I’ve been trying to avoid reading too much about Mad Max: Fury Road in anticipation of seeing it for myself tomorrow night in what I suspect will be a perfect setting-- a drive-in. But refraining from indulging in the enthusiasm of writers like Sean Burns and David Edelstein, and more tempered takes from others like Michael Sragow and Alan Scherstuhl, until after I see the movie is something I could probably only manage for another 24 hours or so. Needless to say, I look forward to reading those pieces and joining in on the conversation after I finish my own journey tomorrow night. The 70% rating bestowed upon Pitch Perfect 2 doesn’t jibe with some of the more dumbfounded reviews I’ve come across this afternoon, so despite my crush on Rebel Wilson I feel safer taking a pass on this one than I might have otherwise.
One great alternative to both of those more heavily promoted movies is Brett Haley’s lovely and unexpected I’ll See You in My Dreams, which gives Blythe Danner the best role she’s ever had in a film, which she matches with probably her best performance. Dreams is one of those movies that, from a glance at the advertising, you probably think you’ve seen a thousand times (I know I did)—a heavily caricatured and overly sentimental romance for the Exotic Marigold crowd. But that preconception sells this nuanced, intelligent picture far short.

Danner plays Carol, a 20-year widow and former songstress who has settled into a comfortable but tentative life living off her husband’s life insurance. The movie begins when Carol loses yet another longtime companion (dog lovers should come prepared) and begins to feel more unmoored than ever. That’s when two men come into her life—she strikes up an unlikely friendship with her pool guy Lloyd (Martin Starr, who I barely recognized) and attracts the attention of a handsome stranger named Bill (Sam Elliot) who shares a name with her dead husband and lives in the retirement village where her Carol’s best pals (Rhea Perlman, Mary Kay Place and June Squibb) also reside.


Even having read a description of the setup you may have ideas about where I’ll See You in My Dreams is headed, but Haley, directing a script he co-wrote with Marc Basch, thankfully has other ideas. The scenario sidesteps just about every cliché of the senior romance/parent-child conflict drama with surprising grace, painting with subtle strokes a portrait of the way the world looks for those who are nearer to the finish line than their younger, more unsettled counterparts.

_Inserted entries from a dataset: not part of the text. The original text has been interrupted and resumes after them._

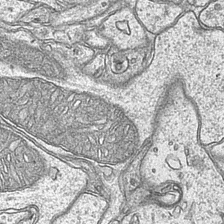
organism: Mouse
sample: CA1 Hippocampus
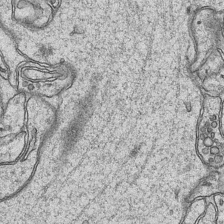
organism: Mouse
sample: CA1 Hippocampus
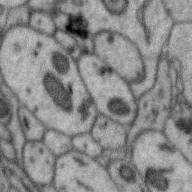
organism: Zebra finch
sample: Brain
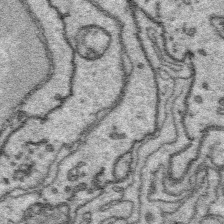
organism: Platynereis dumerilii
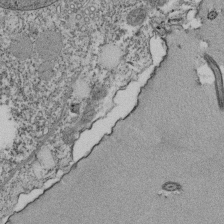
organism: Tetrahymena
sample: Cilia in tetrahymena
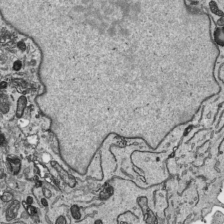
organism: Human
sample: Mitochondria in HCT116 cells
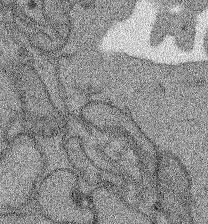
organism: Human
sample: HeLa cells
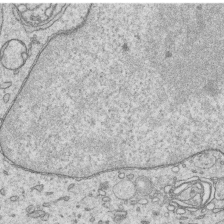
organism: Human
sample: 1205lu cells
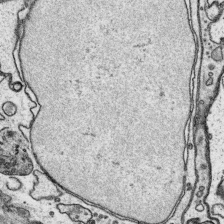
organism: Platynereis dumerilii
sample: Parapodia
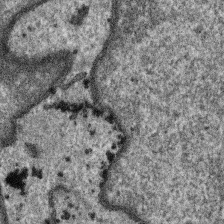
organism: Human
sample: Lung epithelial cells infected with SARS-CoV-2
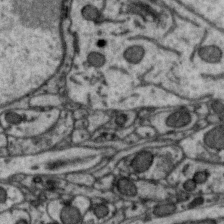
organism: Zebra finch
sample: Brain
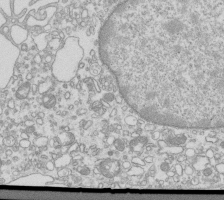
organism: Mouse
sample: Macrophages
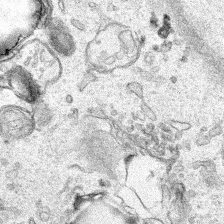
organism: Human
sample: Mitochondria in HCT116 cells
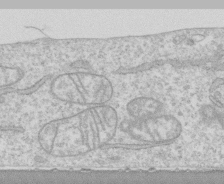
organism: Human
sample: CRL-1474
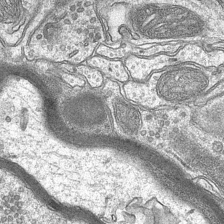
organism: Mouse
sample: CA1 Hippocampus
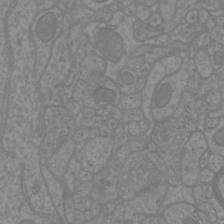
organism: Mouse
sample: Cortical neurons
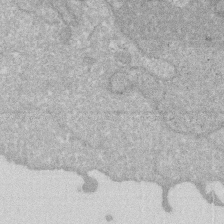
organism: Human
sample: HIV infected U937 cells
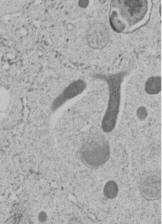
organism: C. elegans
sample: C. elegans embryo early stage
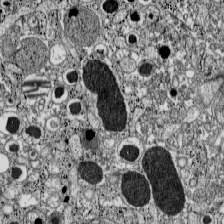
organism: C57BL Mouse
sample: Pancreatic islet
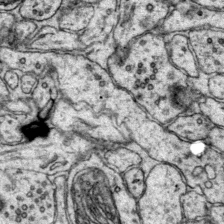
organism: Mouse
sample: Primary visual cortex
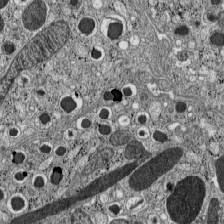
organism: C57BL Mouse
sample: Pancreatic islet
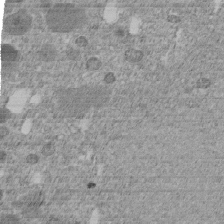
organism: C. elegans
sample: C. elegans embryo early stage
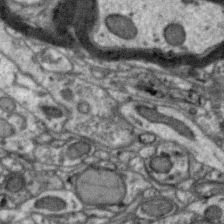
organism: Zebra finch
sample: Brain
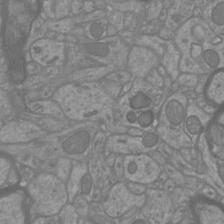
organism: Mouse
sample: Cortical neurons

Haley and Basch are both in their ‘30s, which makes I’ll See You in My Dreams what critic Stephanie Zacharek has described as a remarkable feat of sympathetic imagination, in addition to being an emotionally involving and beautifully crafted drama centered on two characters who belong well outside a movie studio’s most desirable demographic.

Danner brings a flinty, weary sensibility to Carol—she always seems to be sizing people and situations up, not to set up zinger after zinger but because she truly doesn’t know how she should proceed with the cards she’s been dealt. She can feel the seductive pull of isolation, and you can see her making a case for it, even when she’s pleasantly surprised by the developing relationship with Bill—the two match each other’s experience with a healthy dose of forthrightness about intentions and desires, and the enjoyment they take in each other’s company because of that forthrightness, which they likely don’t share with many others, is palpable. And Danner seizes the opportunity to engage us with Carol not through emotional histrionics, but with subtle glances and body language that suggest the memories of a happier life to which she’s having ever more difficulty keeping hold of, and the possibility of a new dimension of experience she might just be waking up to. It’s a lovely piece of acting, hopefully not too subtle to end up forgotten come awards season.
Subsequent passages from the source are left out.